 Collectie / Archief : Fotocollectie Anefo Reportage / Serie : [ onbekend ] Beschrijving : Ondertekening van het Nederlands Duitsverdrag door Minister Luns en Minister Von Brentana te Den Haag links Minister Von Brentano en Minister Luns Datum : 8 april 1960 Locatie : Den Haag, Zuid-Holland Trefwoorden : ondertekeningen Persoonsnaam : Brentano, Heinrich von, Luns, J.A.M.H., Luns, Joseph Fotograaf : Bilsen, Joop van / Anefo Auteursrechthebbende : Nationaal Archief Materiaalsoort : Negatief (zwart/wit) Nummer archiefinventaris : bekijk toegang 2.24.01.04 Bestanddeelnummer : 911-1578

===============

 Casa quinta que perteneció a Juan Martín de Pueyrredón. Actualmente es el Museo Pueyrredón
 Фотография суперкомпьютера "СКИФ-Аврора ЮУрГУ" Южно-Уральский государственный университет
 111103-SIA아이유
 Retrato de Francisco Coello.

===============

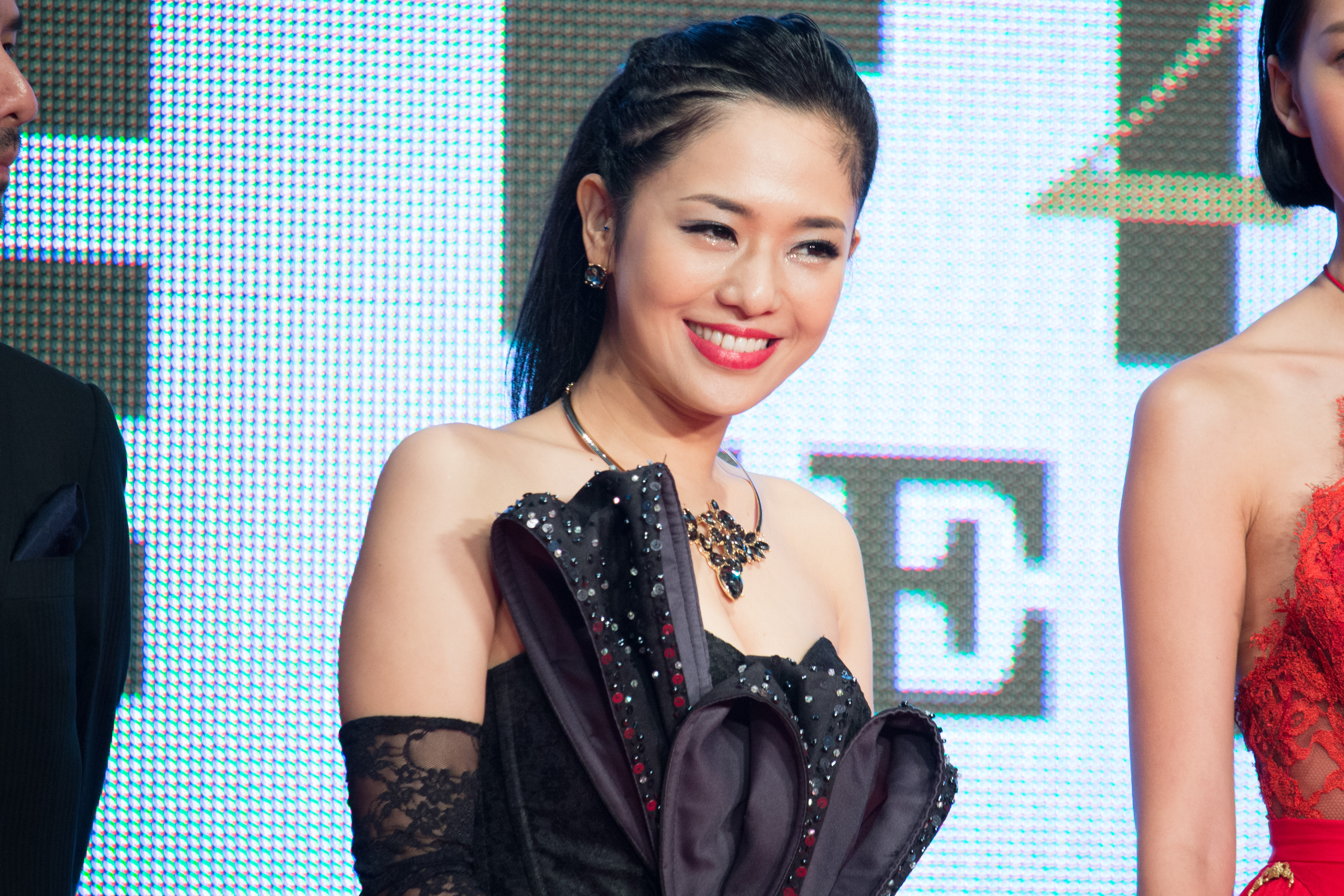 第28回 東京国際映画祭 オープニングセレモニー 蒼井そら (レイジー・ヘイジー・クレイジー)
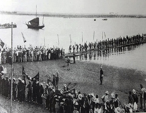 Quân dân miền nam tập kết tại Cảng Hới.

===============

**WHAT THE EXERCISE ASKS**
An exact copy of the lines above between the line holding "Южно-Уральский государственный университет" and the line holding "Retrato de Francisco Coello.", inclusive, is the whole answer.

**SOLUTION TO THIS PROBLEM**
 Фотография суперкомпьютера "СКИФ-Аврора ЮУрГУ" Южно-Уральский государственный университет
 111103-SIA아이유
 Retrato de Francisco Coello.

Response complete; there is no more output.